# Fisheye Adaptor vs. Real Lens?



## blinded (Dec 16, 2003)

I have another question, thanks for the help in the other thread.
What is the main difference between a fisheye adaptor and a "real" fisheye lens? I've got a kenko fisheye adaptor for my DV cam but I didn't even know they existed for Film Cameras.


----------



## Mitica100 (Dec 16, 2003)

blinded said:
			
		

> I have another question, thanks for the help in the other thread.
> What is the main difference between a fisheye adaptor and a "real" fisheye lens? I've got a kenko fisheye adaptor for my DV cam but I didn't even know they existed for Film Cameras.

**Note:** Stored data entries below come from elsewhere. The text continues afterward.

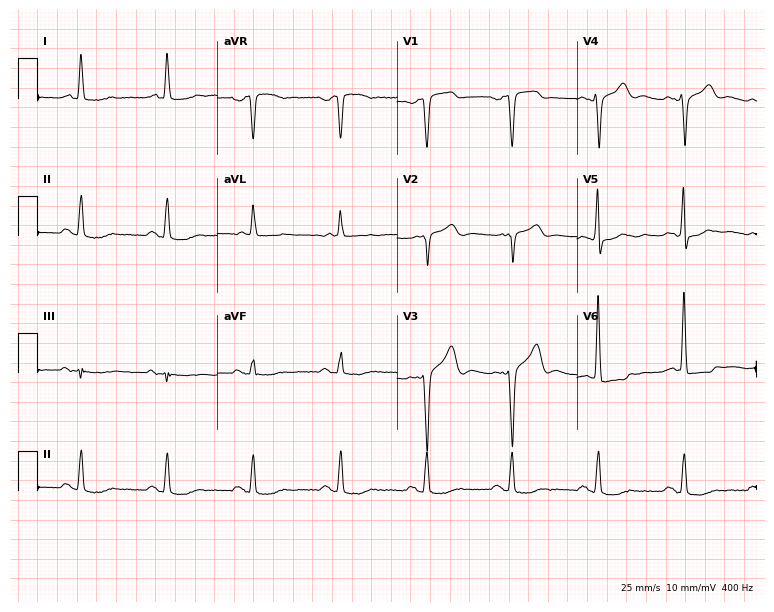
Standard 12-lead ECG recorded from a 72-year-old male (7.3-second recording at 400 Hz). None of these six findings is recorded: first-degree AV block, right bundle branch block, left bundle branch block, sinus bradycardia, atrial fibrillation, sinus tachycardia.
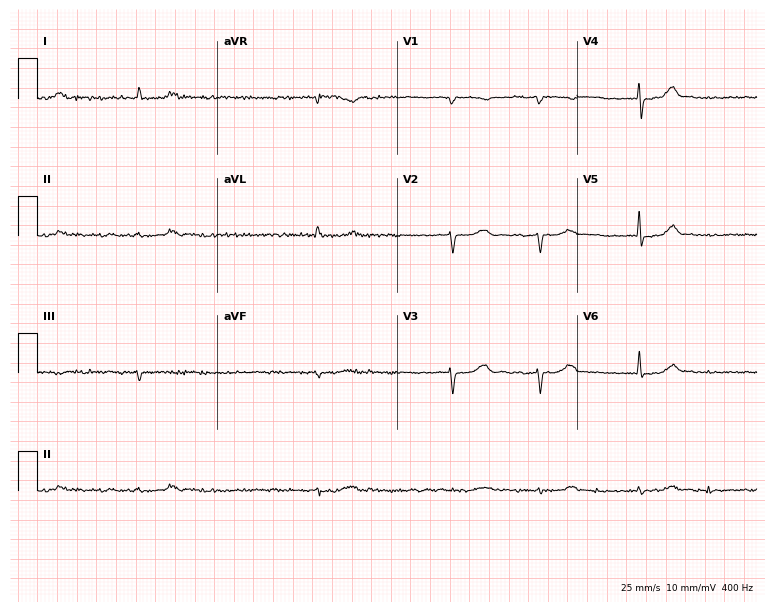
12-lead ECG from a male, 88 years old (7.3-second recording at 400 Hz). Shows atrial fibrillation.
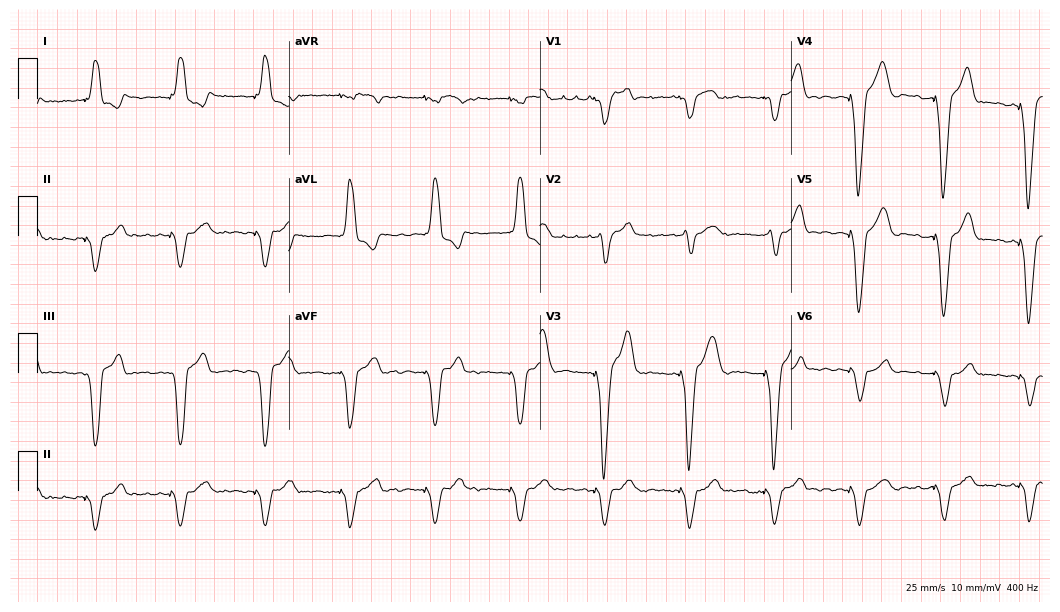
ECG — a male, 82 years old. Screened for six findings — first-degree AV block, right bundle branch block, left bundle branch block, sinus bradycardia, atrial fibrillation, sinus tachycardia — none is recorded.
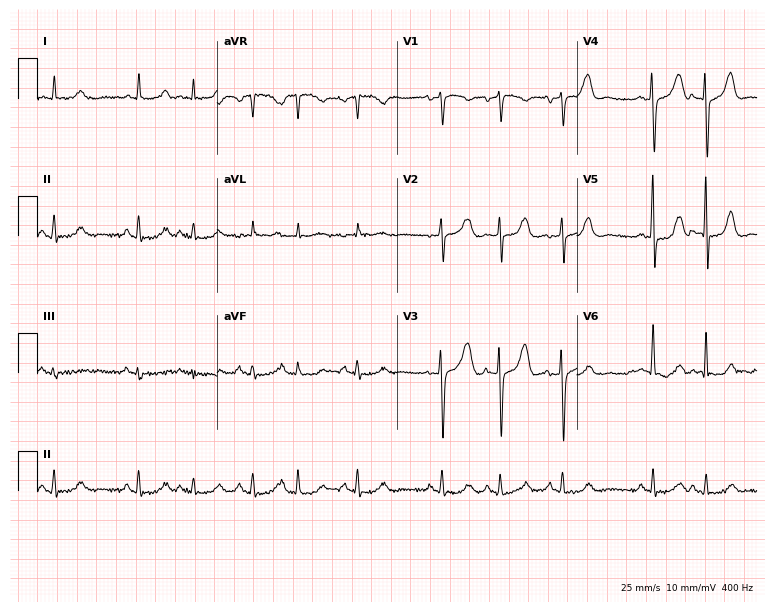
ECG (7.3-second recording at 400 Hz) — a female, 72 years old. Screened for six findings — first-degree AV block, right bundle branch block, left bundle branch block, sinus bradycardia, atrial fibrillation, sinus tachycardia — none is recorded.
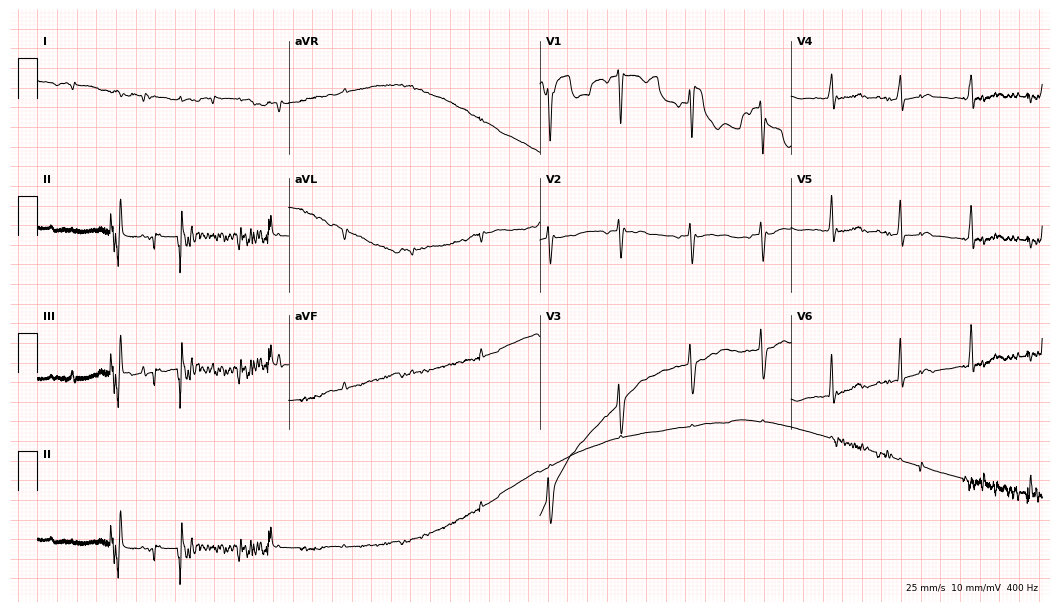
Standard 12-lead ECG recorded from a 37-year-old woman. None of these six findings is recorded: first-degree AV block, right bundle branch block, left bundle branch block, sinus bradycardia, atrial fibrillation, sinus tachycardia.
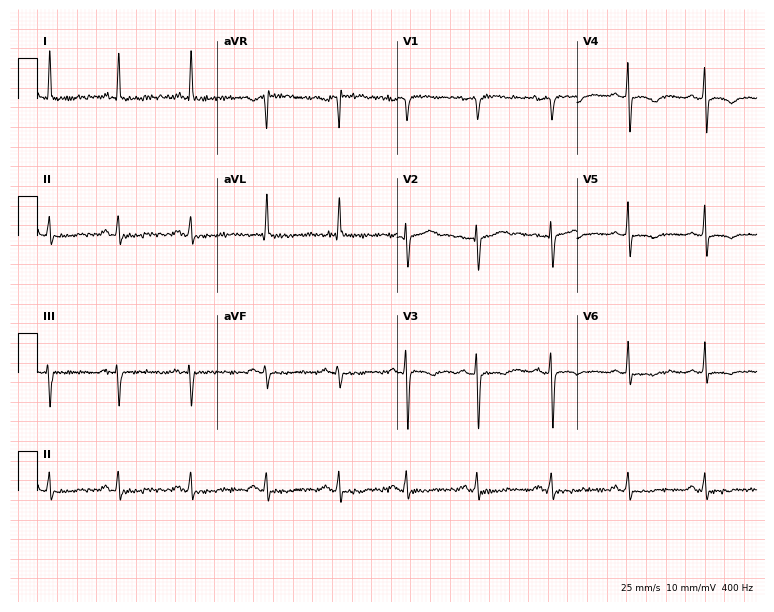
Standard 12-lead ECG recorded from a 31-year-old female patient (7.3-second recording at 400 Hz). None of these six findings is recorded: first-degree AV block, right bundle branch block, left bundle branch block, sinus bradycardia, atrial fibrillation, sinus tachycardia. Only these six findings were labelled.
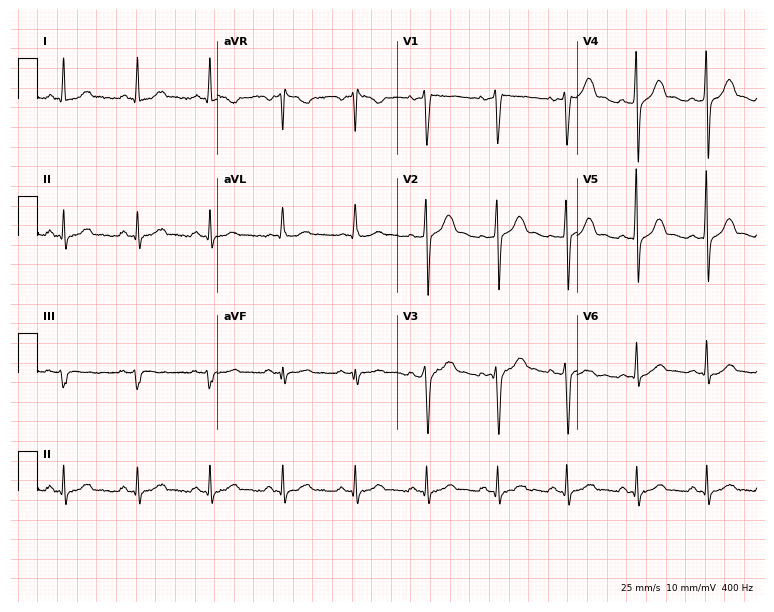
ECG (7.3-second recording at 400 Hz) — a male, 43 years old. Labelled as a normal ECG.
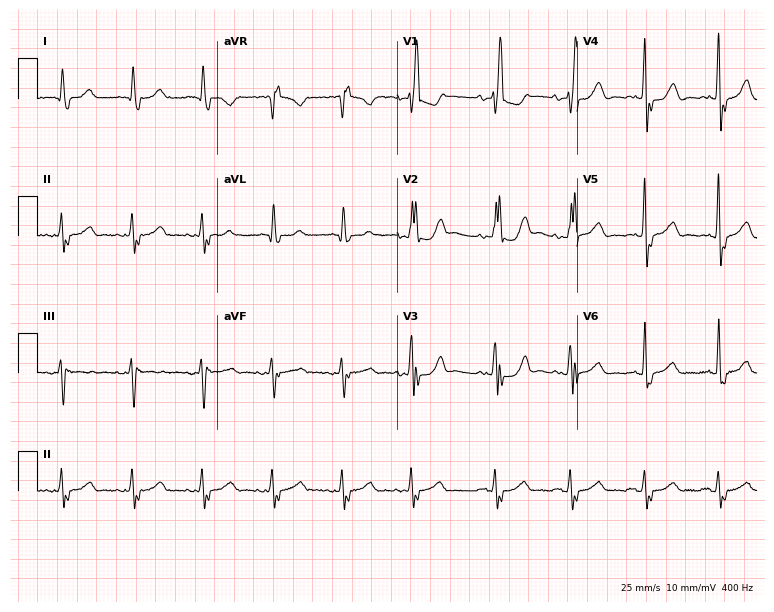
12-lead ECG from a 71-year-old woman. Screened for six findings — first-degree AV block, right bundle branch block, left bundle branch block, sinus bradycardia, atrial fibrillation, sinus tachycardia — none is recorded.
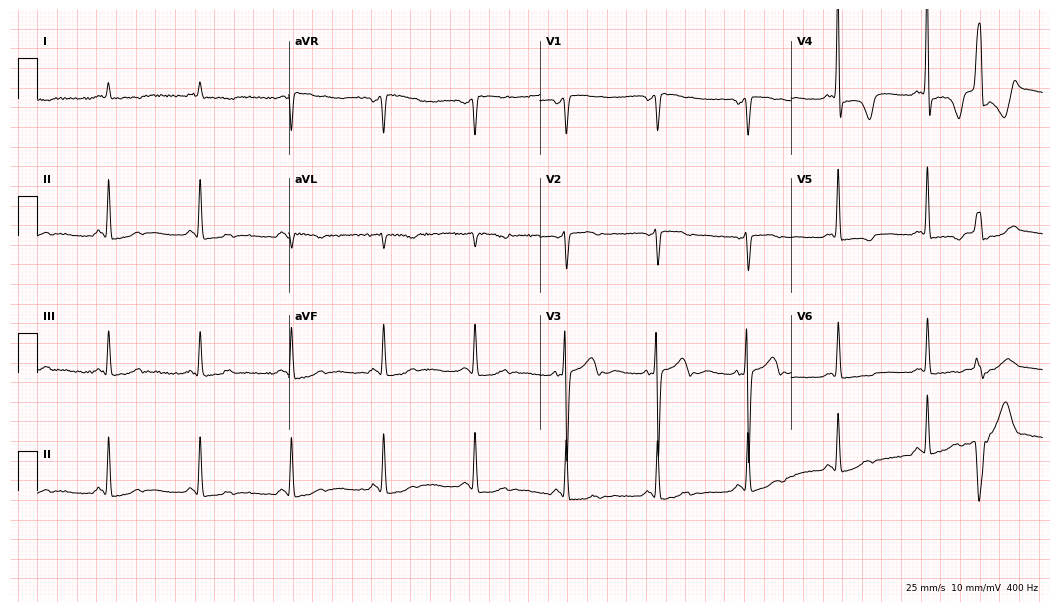
ECG (10.2-second recording at 400 Hz) — a woman, 85 years old. Screened for six findings — first-degree AV block, right bundle branch block, left bundle branch block, sinus bradycardia, atrial fibrillation, sinus tachycardia — none is recorded.
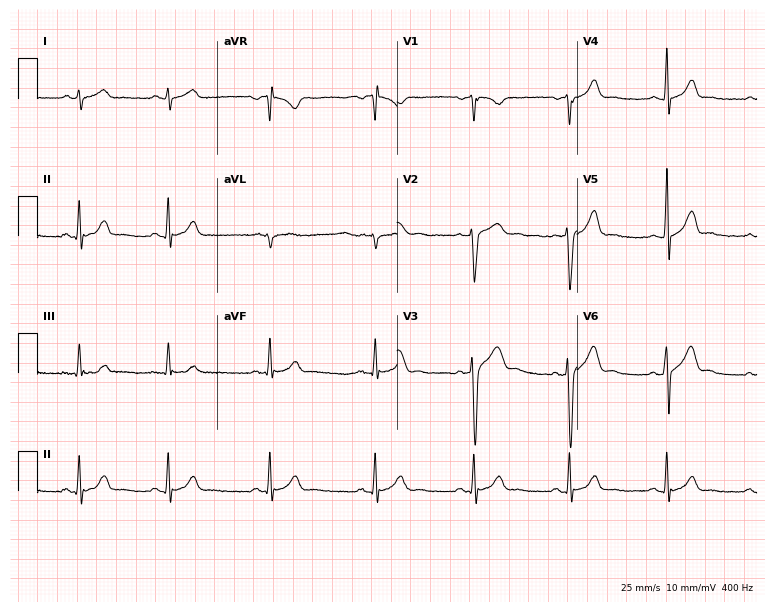
Resting 12-lead electrocardiogram. Patient: a male, 40 years old. Read as a normal ECG.
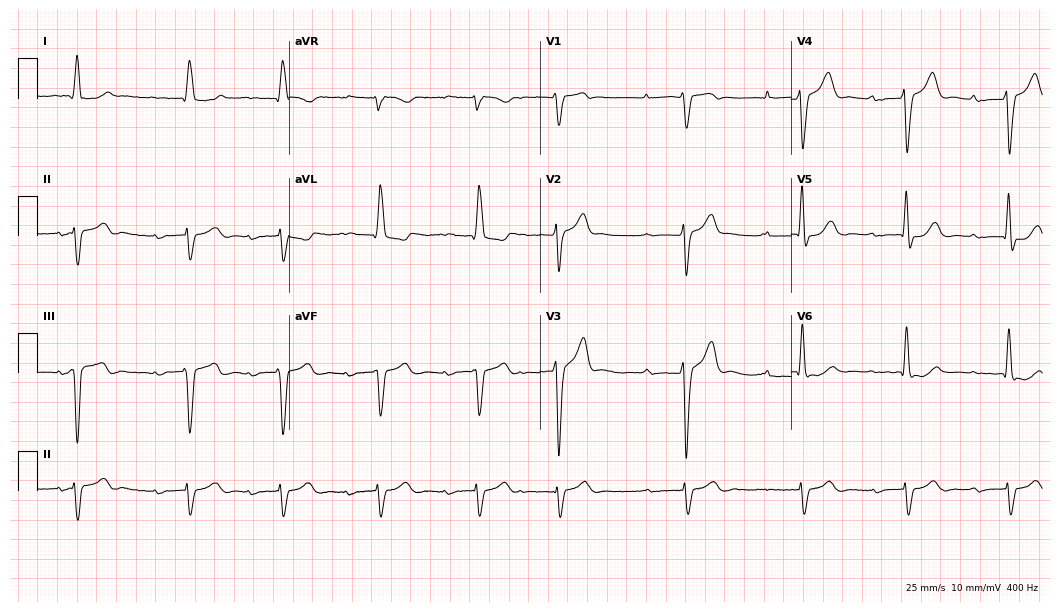
Resting 12-lead electrocardiogram (10.2-second recording at 400 Hz). Patient: an 84-year-old man. The tracing shows first-degree AV block.
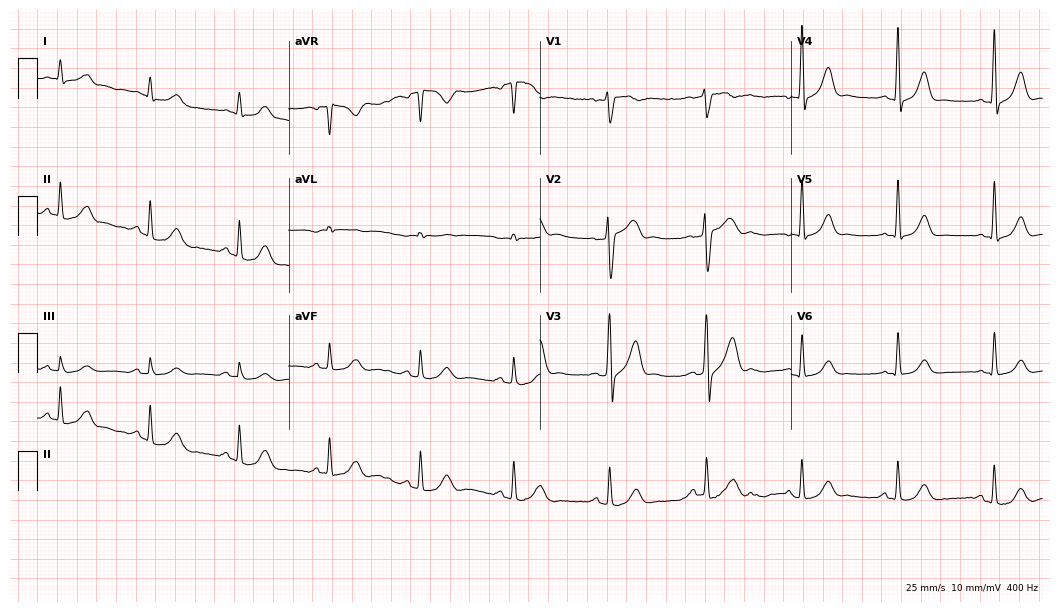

As far as I know, the add-on (or adapter) is an additional lens.  You put that one on top of the regular taking lens and you have  a fish eye extreme wide angle.  IMHO a real fish eye lens is the one that has the quality between the two of them.  Just think how many pieces of glass you add with an add-on!  That alone will make your pictures softer.


----------



## blinded (Dec 16, 2003)

I have a 0.43x fisheye adaptor that I use for my DV cam. It's threads are 37mm and my 50mm film camera lens threads are 49mm, so I'm just gonna get a step down ring and try it out. Can't afford a $2000 Minolta Fisheye right now... By just holding up the lens to mine, the image already looks super soft and distorted, we will see how it comes out when I develop it. Thanks for the info!


----------